Give the data again exactly, without images.

_ _ _ _

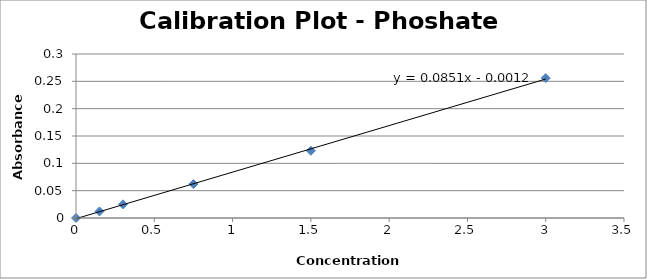
| Category | Series 0 |
|---|---|
| 0.0 | 0 |
| 0.15 | 0.012 |
| 0.3 | 0.025 |
| 0.75 | 0.062 |
| 1.5 | 0.123 |
| 3.0 | 0.256 |

_ _ _ _

**Worked solution**
| Category | Series 0 |
|---|---|
| 0.0 | 0 |
| 0.15 | 0.012 |
| 0.3 | 0.025 |
| 0.75 | 0.062 |
| 1.5 | 0.123 |
| 3.0 | 0.256 |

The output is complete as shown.